THE PROBLEM -
Copy all the entries word for word, but omit the pictures.

Records contained in a dataset
################

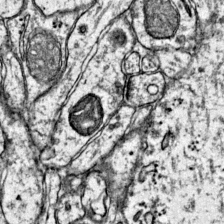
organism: Mouse
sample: Primary visual cortex
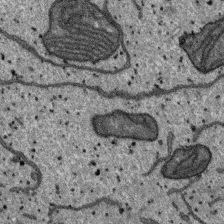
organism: Human
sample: Lung epithelial cells, uninfected (mock) control
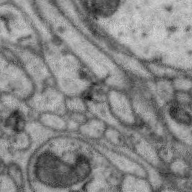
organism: Zebra finch
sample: Brain
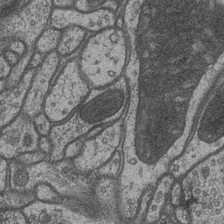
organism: Drosophila
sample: Optic medulla
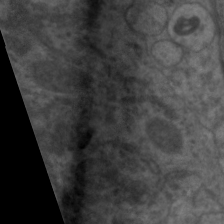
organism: C. elegans
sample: Pharynx
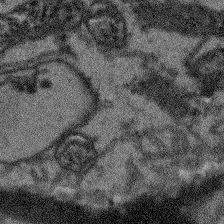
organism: Arabidopsis thaliana
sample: Root tip
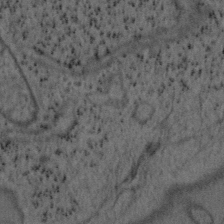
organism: Human
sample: HeLa cells
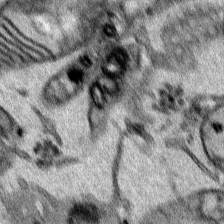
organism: Human
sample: Mitochondria in HCT116 cells
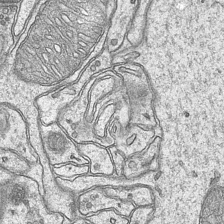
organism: Mouse
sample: CA1 Hippocampus
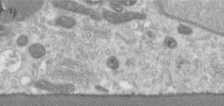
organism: Human
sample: Centriole in RPE cells
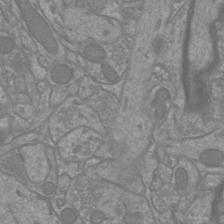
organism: Mouse
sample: Cortical neurons
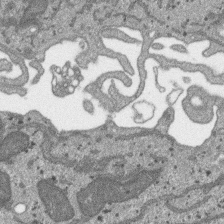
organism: Human
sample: Lung epithelial cells infected with SARS-CoV-2
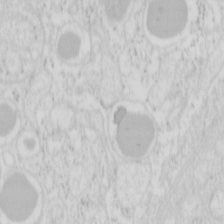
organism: Mouse
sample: Pancreas
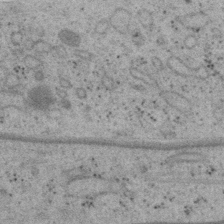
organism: Human
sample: HeLa cells
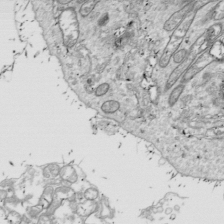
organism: Drosophila
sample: Cell division; meiosis; drosophila spermatocytes
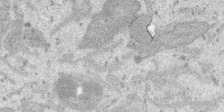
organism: Human
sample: Lung epithelial cells infected with SARS-CoV-2
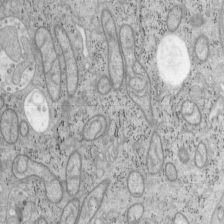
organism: Mouse
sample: OT-I killer T cells with ID8 ovarian cancer cells
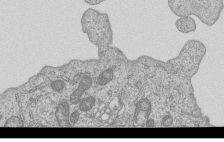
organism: Human
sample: MDA-MB-231 cells
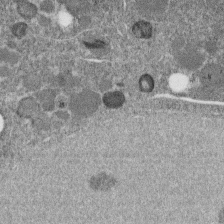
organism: C. elegans
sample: C. elegans embryo early stage
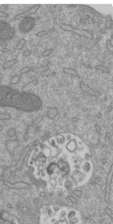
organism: Mouse
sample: ED-1 cell nuclei; centrioles
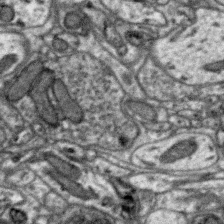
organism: Zebra finch
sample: Brain
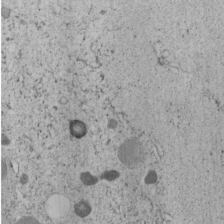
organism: C. elegans
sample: C. elegans embryo early stage
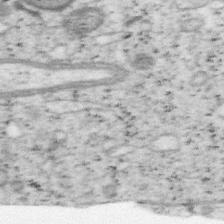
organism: Mouse
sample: OT-I killer T cells with ID8 ovarian cancer cells
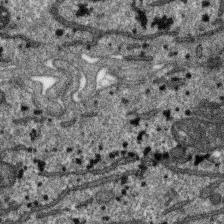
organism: Human
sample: Lung epithelial cells infected with SARS-CoV-2
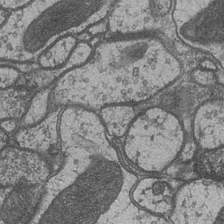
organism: Drosophila
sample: Optic medulla
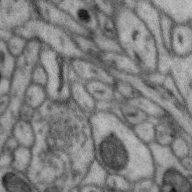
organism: Zebra finch
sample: Brain
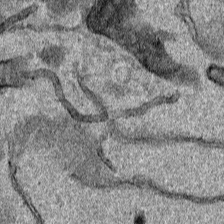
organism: Human
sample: Mitochondria in HCT116 cells
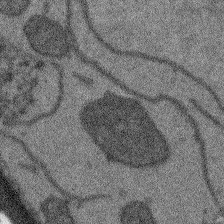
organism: Arabidopsis thaliana
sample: Root tip
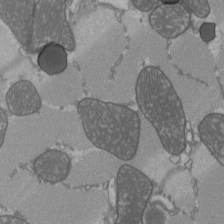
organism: C57BL Mouse
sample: Heart
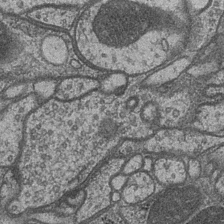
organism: Drosophila
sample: Optic medulla
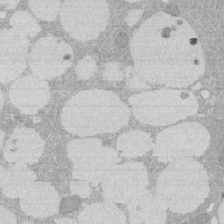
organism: Rat
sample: Salivary granule
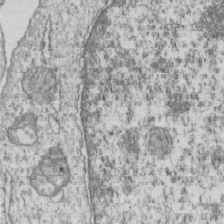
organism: Human
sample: MDA-MB-231 cells
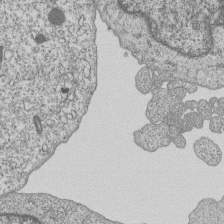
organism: Human
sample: MDA-MB-231 cells
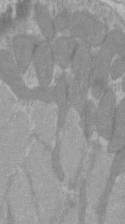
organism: C57BL Mouse
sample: Tibialis anterior muscle cell
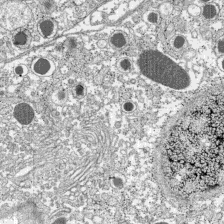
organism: C57BL Mouse
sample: Pancreatic islet
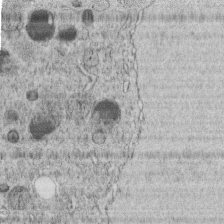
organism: C. elegans
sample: C. elegans embryo early stage
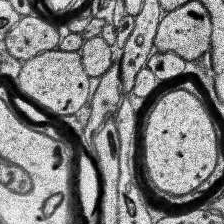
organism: Human
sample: Temporal Lobe
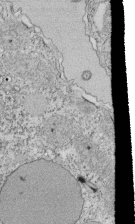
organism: Tetrahymena
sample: Cilia in tetrahymena
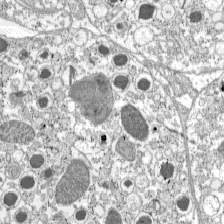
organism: C57BL Mouse
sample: Pancreatic islet
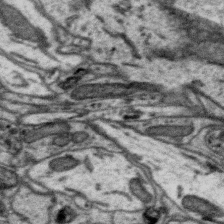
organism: Zebra finch
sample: Brain
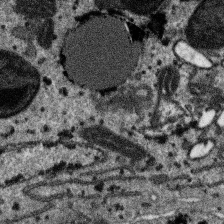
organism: Human
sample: Lung epithelial cells infected with SARS-CoV-2
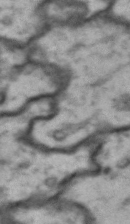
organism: Drosophila
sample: Brain
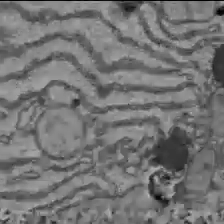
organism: C57BL Mouse
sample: Liver
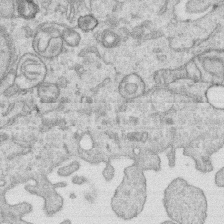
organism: Human
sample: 1205lu cells
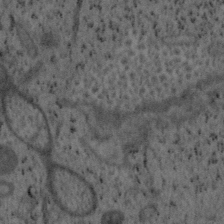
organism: Human
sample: HeLa cells
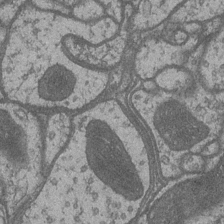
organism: Drosophila
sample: Optic medulla
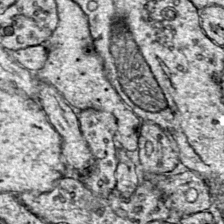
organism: Mouse
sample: Primary visual cortex
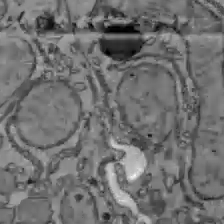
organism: C57BL Mouse
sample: Liver
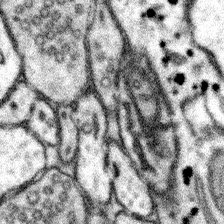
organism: Mouse
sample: Somatosensory cortex neuropil
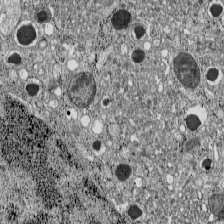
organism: C57BL Mouse
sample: Pancreatic islet
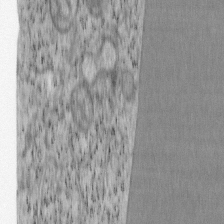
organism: Human
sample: HeLa cells
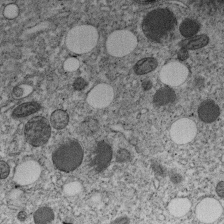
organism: C. elegans
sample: C. elegans embryo early stage
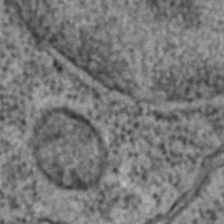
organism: C. elegans
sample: C. elegans embryo
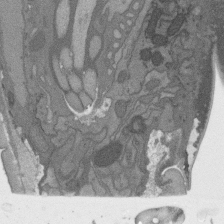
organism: C. elegans
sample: AFD neurons C. elegans
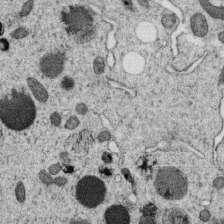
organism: C. elegans
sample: C. elegans oocyte; sperm cells
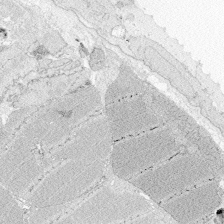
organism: Zebrafish
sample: Whole-Brain
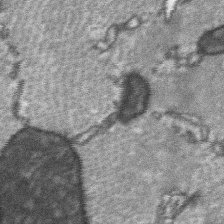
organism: C57BL Mouse
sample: Soleus
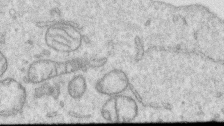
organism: Human
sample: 1205lu cells
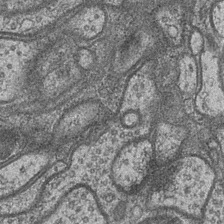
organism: Drosophila
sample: Optic medulla
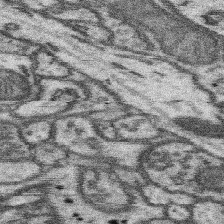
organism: Mouse
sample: Somatosensory cortex neuropil
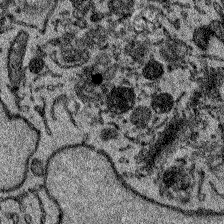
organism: Zebrafish
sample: Larval olfactory bulb
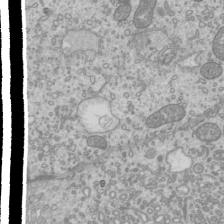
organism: Mouse
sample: Cilia; mouse epididymis
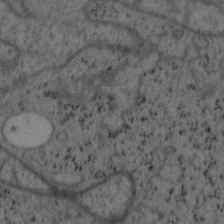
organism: Human
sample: HeLa cells
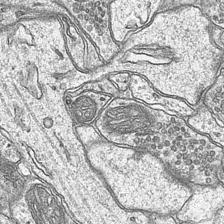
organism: Mouse
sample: CA1 Hippocampus
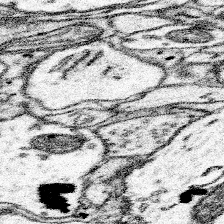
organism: Mouse
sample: Somatosensory cortex neuropil
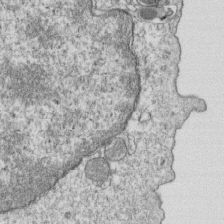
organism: Mouse
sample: Activated OT-1 CD8+ T cells
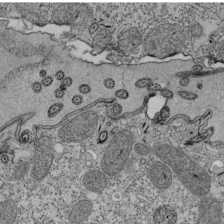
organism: Tetrahymena
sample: Cilia in tetrahymena
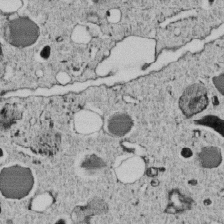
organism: C. elegans
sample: C. elegans embryo early stage
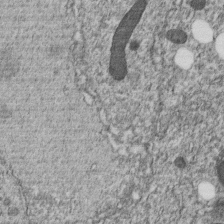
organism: C. elegans
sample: C. elegans embryo early stage
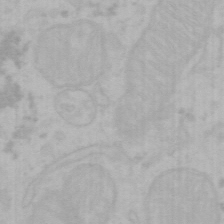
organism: Mouse
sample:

################

RESPONSE TO THIS TASK -
organism: Mouse
sample: Primary visual cortex
organism: Human
sample: Lung epithelial cells, uninfected (mock) control
organism: Zebra finch
sample: Brain
organism: Drosophila
sample: Optic medulla
organism: C. elegans
sample: Pharynx
organism: Arabidopsis thaliana
sample: Root tip
organism: Human
sample: HeLa cells
organism: Human
sample: Mitochondria in HCT116 cells
organism: Mouse
sample: CA1 Hippocampus
organism: Human
sample: Centriole in RPE cells
organism: Mouse
sample: Cortical neurons
organism: Human
sample: Lung epithelial cells infected with SARS-CoV-2
organism: Mouse
sample: Pancreas
organism: Human
sample: HeLa cells
organism: Drosophila
sample: Cell division; meiosis; drosophila spermatocytes
organism: Human
sample: Lung epithelial cells infected with SARS-CoV-2
organism: Mouse
sample: OT-I killer T cells with ID8 ovarian cancer cells
organism: Human
sample: MDA-MB-231 cells
organism: C. elegans
sample: C. elegans embryo early stage
organism: Mouse
sample: ED-1 cell nuclei; centrioles
organism: Zebra finch
sample: Brain
organism: C. elegans
sample: C. elegans embryo early stage
organism: Mouse
sample: OT-I killer T cells with ID8 ovarian cancer cells
organism: Human
sample: Lung epithelial cells infected with SARS-CoV-2
organism: Drosophila
sample: Optic medulla
organism: Zebra finch
sample: Brain
organism: Human
sample: Mitochondria in HCT116 cells
organism: Arabidopsis thaliana
sample: Root tip
organism: C57BL Mouse
sample: Heart
organism: Drosophila
sample: Optic medulla
organism: Rat
sample: Salivary granule
organism: Human
sample: MDA-MB-231 cells
organism: Human
sample: MDA-MB-231 cells
organism: C57BL Mouse
sample: Tibialis anterior muscle cell
organism: C57BL Mouse
sample: Pancreatic islet
organism: C. elegans
sample: C. elegans embryo early stage
organism: Human
sample: Temporal Lobe
organism: Tetrahymena
sample: Cilia in tetrahymena
organism: C57BL Mouse
sample: Pancreatic islet
organism: Zebra finch
sample: Brain
organism: Human
sample: Lung epithelial cells infected with SARS-CoV-2
organism: Drosophila
sample: Brain
organism: C57BL Mouse
sample: Liver
organism: Human
sample: 1205lu cells
organism: Human
sample: HeLa cells
organism: Drosophila
sample: Optic medulla
organism: Mouse
sample: Primary visual cortex
organism: C57BL Mouse
sample: Liver
organism: Mouse
sample: Somatosensory cortex neuropil
organism: C57BL Mouse
sample: Pancreatic islet
organism: Human
sample: HeLa cells
organism: C. elegans
sample: C. elegans embryo early stage
organism: C. elegans
sample: C. elegans embryo
organism: C. elegans
sample: AFD neurons C. elegans
organism: C. elegans
sample: C. elegans oocyte; sperm cells
organism: Zebrafish
sample: Whole-Brain
organism: C57BL Mouse
sample: Soleus
organism: Human
sample: 1205lu cells
organism: Drosophila
sample: Optic medulla
organism: Mouse
sample: Somatosensory cortex neuropil
organism: Zebrafish
sample: Larval olfactory bulb
organism: Mouse
sample: Cilia; mouse epididymis
organism: Human
sample: HeLa cells
organism: Mouse
sample: CA1 Hippocampus
organism: Mouse
sample: Somatosensory cortex neuropil
organism: Mouse
sample: Activated OT-1 CD8+ T cells
organism: Tetrahymena
sample: Cilia in tetrahymena
organism: C. elegans
sample: C. elegans embryo early stage
organism: C. elegans
sample: C. elegans embryo early stage
organism: Mouse
sample:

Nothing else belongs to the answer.